Create a new Sheet from an R object:

iris_ss <- gs_new("iris", input = head(iris, 3), trim = TRUE)
#> Warning: At least one sheet matching "iris" already exists, so you may
#> need to identify by key, not title, in future.
#> Sheet "iris" created in Google Drive.
#> Range affected by the update: "R1C1:R4C5"
#> Worksheet "Sheet1" successfully updated with 20 new value(s).
#> Accessing worksheet titled 'Sheet1'.
#> Sheet successfully identified: "iris"
#> Accessing worksheet titled 'Sheet1'.
#> Worksheet "Sheet1" dimensions changed to 4 x 5.
#> Worksheet dimensions: 4 x 5.

Edit some arbitrary cells and append a row:

iris_ss <- iris_ss %>% 
  gs_edit_cells(input = c("what", "is", "a", "sepal", "anyway?"),
                anchor = "A2", byrow = TRUE)
#> Range affected by the update: "R2C1:R2C5"
#> Worksheet "Sheet1" successfully updated with 5 new value(s).
iris_ss <- iris_ss %>% 
  gs_add_row(input = c("sepals", "support", "the", "petals", "!!"))
#> Row successfully appended.

Look at what we have wrought:

iris_ss %>% 
  gs_read()
#> Accessing worksheet titled 'Sheet1'.
#> Parsed with column specification:
#> cols(
#>   Sepal.Length = col_character(),
#>   Sepal.Width = col_character(),
#>   Petal.Length = col_character(),
#>   Petal.Width = col_character(),
#>   Species = col_character()
#> )
#> # A tibble: 4 x 5
#>   Sepal.Length Sepal.Width Petal.Length Petal.Width Species
#>   <chr>        <chr>       <chr>        <chr>       <chr>  
#> 1 what         is          a            sepal       anyway?
#> 2 4.9          3           1.4          0.2         setosa 
#> 3 4.7          3.2         1.3          0.2         setosa 
#> 4 sepals       support     the          petals      !!

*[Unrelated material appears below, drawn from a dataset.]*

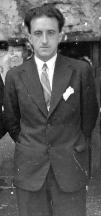 Xabier Lizardi idazlea 1933an.
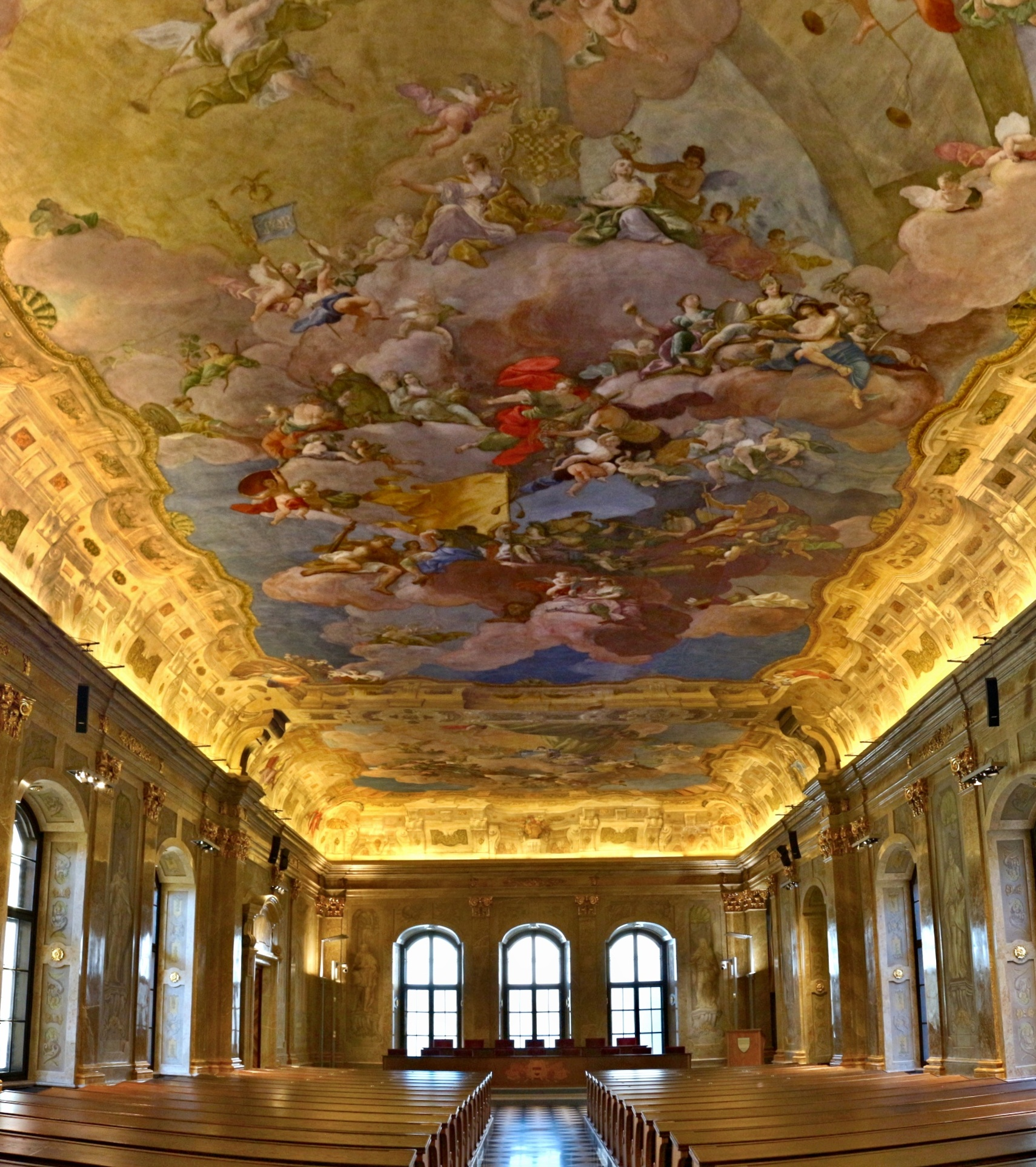 Interiér Nové radnice v Brně

Download this precious thing as csv (other formats are possible):

iris_ss %>% 
  gs_download(to = "iris-ish-stuff.csv", overwrite = TRUE)
#> Sheet successfully downloaded:
#> /Users/jenny/rrr/googlesheets/iris-ish-stuff.csv

Download this precious thing as an Excel workbook (other formats are possible):

iris_ss %>% 
  gs_download(to = "iris-ish-stuff.xlsx", overwrite = TRUE)
#> Sheet successfully downloaded:
#> /Users/jenny/rrr/googlesheets/iris-ish-stuff.xlsx

Upload a Excel workbook into a new Sheet:

gap_xlsx <- gs_upload(system.file("mini-gap", "mini-gap.xlsx",
                                  package = "googlesheets"))
#> File uploaded to Google Drive:
#> /Users/jenny/resources/R/library/googlesheets/mini-gap/mini-gap.xlsx
#> As the Google Sheet named:
#> mini-gap

Clean up our mess locally and on Google Drive:

gs_vecdel(c("iris", "Gapminder"))
file.remove(c("iris-ish-stuff.csv", "iris-ish-stuff.xlsx"))

Remember, the vignette shows a lot more usage.

Overview of functions

What the hell do I do with this?

Think of googlesheets as a read/write CMS that you (or your less R-obsessed friends) can edit through Google Docs, as well via R. It’s like Christmas up in here.

Use a Google Form to conduct a survey, which populates a Google Sheet.

• The googleformr package provides an R API for Google Forms, allowing useRs to POST data securely to Google Forms without authentication. On CRAN and GitHub (README has lots of info and links to blog posts).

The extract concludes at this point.